Correspondence Address:
Dr. Sowmya Raveendra Murthy
Department of Pediatric Ophthalmology and Strabismus, Sankara Eye Hospital, Bengalore, Karnataka
India

Abstract

Aim: To study the refractive error profile of patients with Duane retraction syndrome (DRS). Methods: We conducted a retrospective analysis of patients diagnosed with DRS between January 2015 and December 2018 at a tertiary eye center. All case files of patients diagnosed with DRS were retrieved and analyzed. Following parameters were collected from the records: demographic data, laterality of involvement, type of DRS, type of refractive error, presence of anisometropia, and presence of amblyopia, if any. Type of refractive error was correlated with type of DRS. Results: Seventy-seven eyes of 74 patients were included with age range of 2 to 65 years. There were 42 female patients and 32 male patients. Exotropic DRS with unilateral presentation was the commonest pattern. Left eye was predominantly involved in unilateral DRS. Hyperopia (58.1%) was the most common refractive error in both esotropic and exotropic DRS. Anisometropia was present in 16% cases, with anisoastigmatism being the most common refractive error in them. Amblyopia was reported in only three cases with anisometropia being the cause. Abnormal head posture was reported in most of the patients (81%). Upshoots and downshoots were common in exotropic DRS. Conclusion: Hyperopia was the most common refractive error in both esotropic and exotropic DRS. Amblyopia was reported in a few cases and was due to anisometropia. This underscores the importance of proper evaluation of refractive error in patients with DRS.



How to cite this article:
Murthy SR, Gupta K. Refractive Profile in Duane Retraction Syndrome.Niger J Ophthalmol 2022;30:2-5


How to cite this URL:
Murthy SR, Gupta K. Refractive Profile in Duane Retraction Syndrome. Niger J Ophthalmol [serial online] 2022 [cited 2022 Jul 4 ];30:2-5
Available from: http://www.nigerianjournalofophthalmology.com/text.asp?2022/30/1/2/329860


Full Text



 Introduction



Duane retraction syndrome (DRS) is a congenital anomaly of the sixth cranial nerve nuclei along with aberrant innervation from the third cranial nerve. It is a rare condition with a prevalence of approximately 0.1% of the general population[1],[2] and less than 5% of all strabismic cases.[1],[2],[3],[4]

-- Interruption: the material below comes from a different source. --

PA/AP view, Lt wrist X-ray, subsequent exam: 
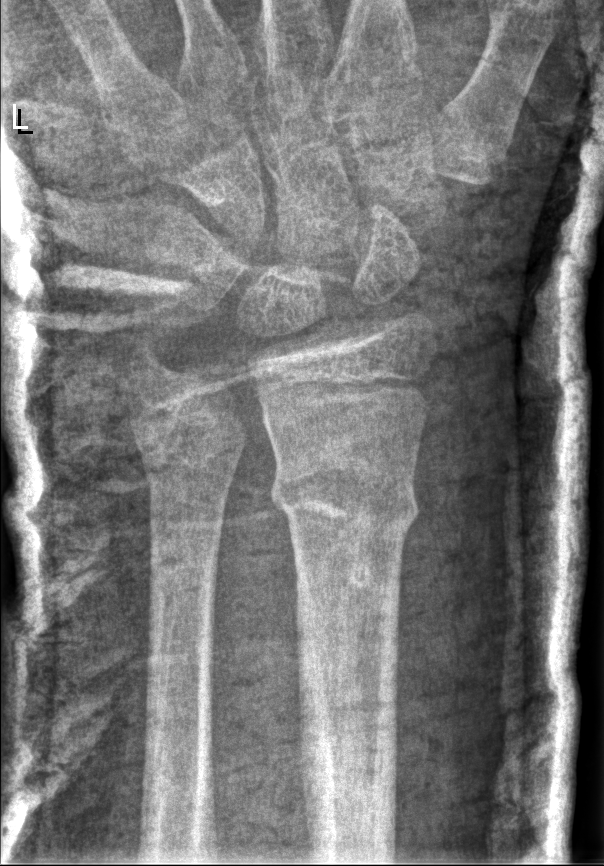 bone fracture: 2 @ [268, 451, 422, 538], [132, 396, 251, 490]

Binocular vision is preserved in DRS despite the restriction of eye movements owing to occurrence of compensatory head posture in most of the cases. Hyperopia and anisometropia are refractive errors commonly reported in esotropic DRS (eso DRS). The presence of amblyopia is variable ranging from 3% to 40%.[1],[5],[6] Anisometropia, not strabismus, is commonly the cause of amblyopia in such cases.

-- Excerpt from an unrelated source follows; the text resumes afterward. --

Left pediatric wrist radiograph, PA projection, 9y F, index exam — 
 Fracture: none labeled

Though the occurrence of hyperopia in eso DRS and importance of its correction is documented, the exact type of refractive error in various types of DRS has not been widely studied or reported. Hence, the aim of this study was to analyze the refractive error profile of patients with DRS and also to correlate it with type of DRS.

 Materials and Methods



Retrospective review of case records of patients diagnosed with DRS from January 2015 to September 2018 presenting to outpatient department of our pediatric ophthalmology and strabismus unit was done. The records that were complete in terms of documentation of oculomotor evaluation and cycloplegic refraction were included, whereas those with incomplete documentation were excluded

Parameters including demographic data such as age and sex, laterality (unilateral/bilateral), type of DRS (exotropic/esotropic/orthotropic), cycloplegic refraction values, presence of anisometropia, and amblyopia were collected from the records.

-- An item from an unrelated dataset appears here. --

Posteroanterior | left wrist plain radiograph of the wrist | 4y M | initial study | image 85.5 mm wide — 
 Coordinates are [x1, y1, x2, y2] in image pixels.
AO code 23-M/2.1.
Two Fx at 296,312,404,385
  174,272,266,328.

The DRS was classified into eso DRS, exotropic (exo DRS), and orthotropic (ortho DRS) on the basis of deviation in primary gaze. Deviation was measured with alternate prism cover test (APCT) or modified Krimsky test depending upon the visual acuity; APCT was used if visual acuity was better than 6/18 in both eyes.

Documentation of cycloplegic refraction readings was noted. Cycloplegic refraction was performed with Auropent (Aurolab, Madurai, India; cyclopentolate1%) or Homide (Indoco Remedies, Mumbai, India; homoatropine 2%) and Tropicacyl plus (Sunways, Mumbai, India; phenylephrine 5% + tropicamide 0.8%).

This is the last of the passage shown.